So, the goal is to perform multivariate classification: based on a set of observations, I want to predict the correct class. Let us first consider that there are four observations, $a,b,c,d$:

enter image description here

Now, for each pair of observations, I have trained a classifier which outputs a class probability distribution based on these two observations. For example, for observations $a$ and $b$, I know $p(y|a,b)$:

enter image description here

What I now want to enforce, is that all observations are actually from the same class. So, I want $p(y|a,b)$ to be high for one class, and $p(y|c,d)$ to also be high for that class, as well as $p(y|b,c)$, and so on.

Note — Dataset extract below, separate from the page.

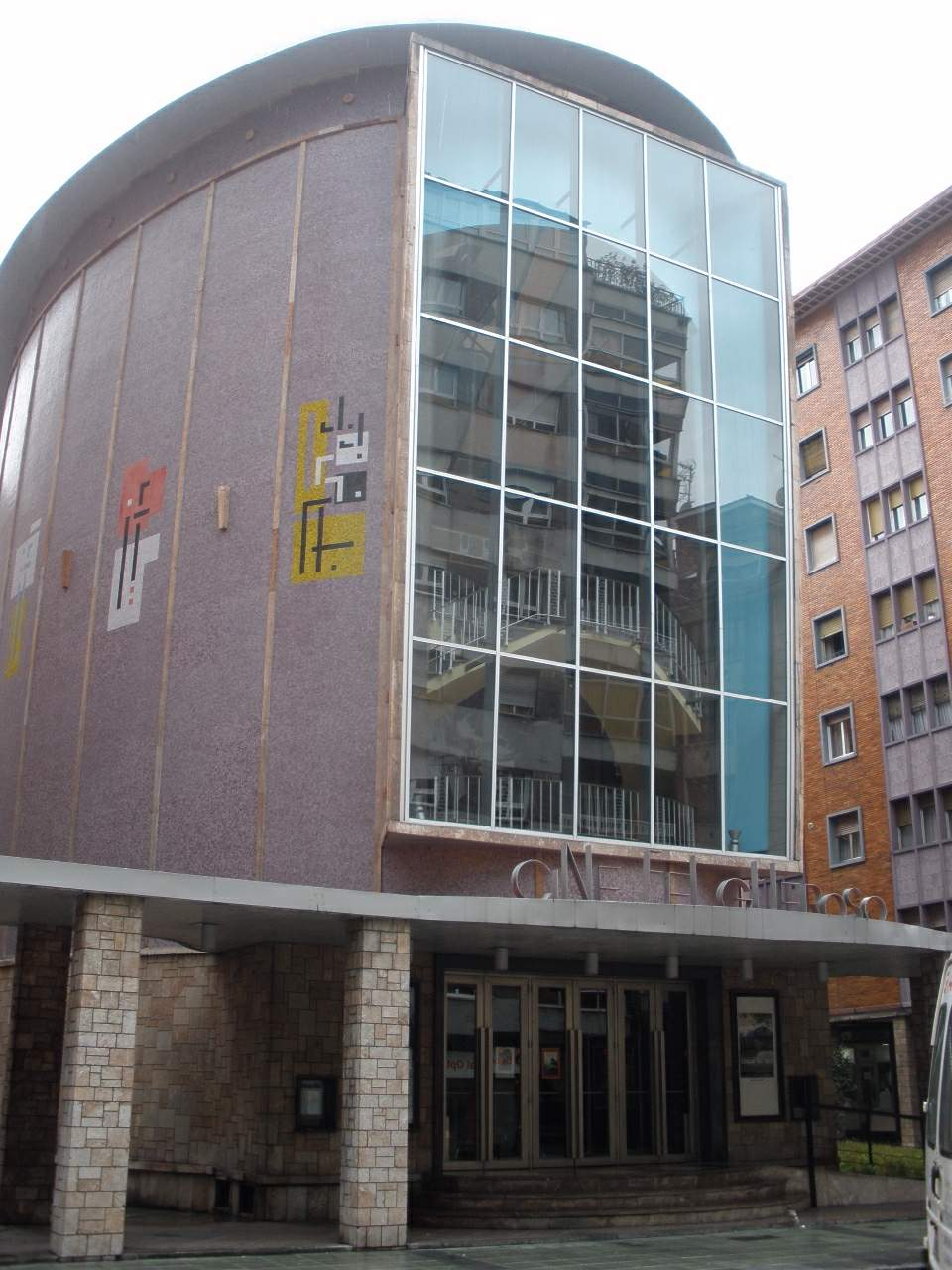 Paisaje urbano de Sama de Langreo (Asturias)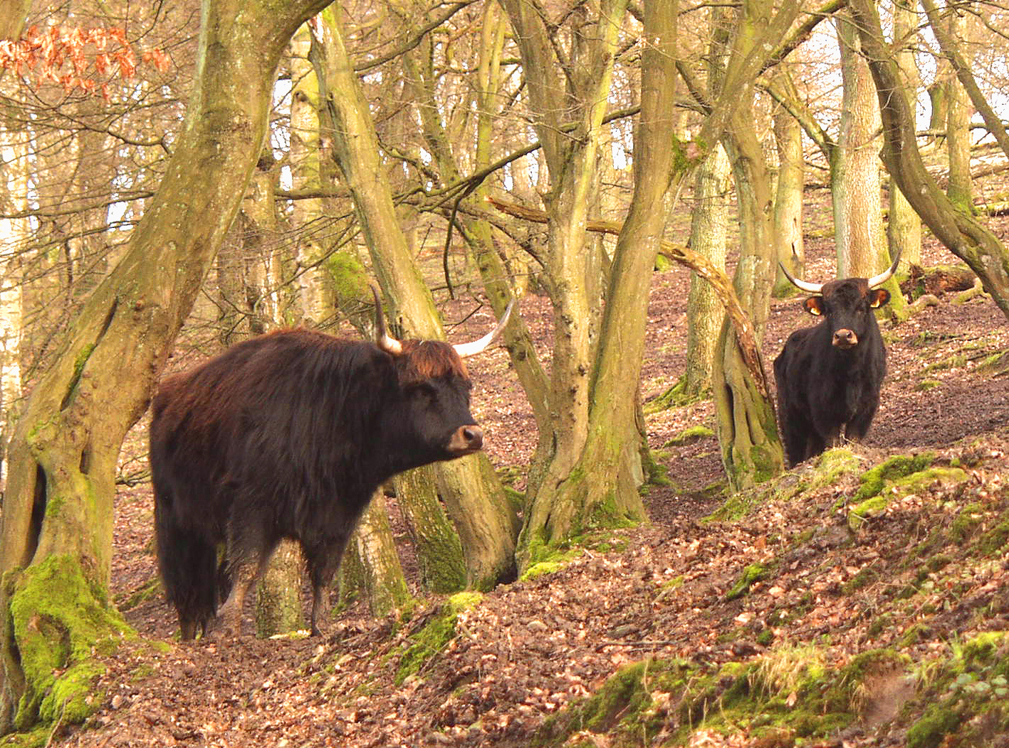 Heckrinder in Hainbuchen-Hutewald im Eiszeitlichen Wildgehege Neandertal

In this way, I could represent each pair of observations as a single node in a graphical model, and make the model fully connected:

enter image description here

My questions is: How do I find the most likely class, $\hat{y}$? Formally, I want to solve the following:

$\hat{y} = \text{argmax}_y \text{ } p(y\text{ }|\text{ }p(y|a,b), p(y|b,c), p(y|c,d), p(y|a,d), p(y|a,c), p(y|b,d)\text{ })$

So I basically want to take a set of "weak" classifiers, and create a "strong" classifier. By modeling it as a graphical model, the "energy" of the model could be represented by (i) the probability distributions for each pair of observations, and (ii) the pairwise terms which enforce that all observations are assigned to the same class.

Any ideas on how to do this? It reminds me of a Markov Random Field, except that (i) it is fully connected, and (ii) the pairwise cost for having different class assignments is infinite.

Thanks for any help!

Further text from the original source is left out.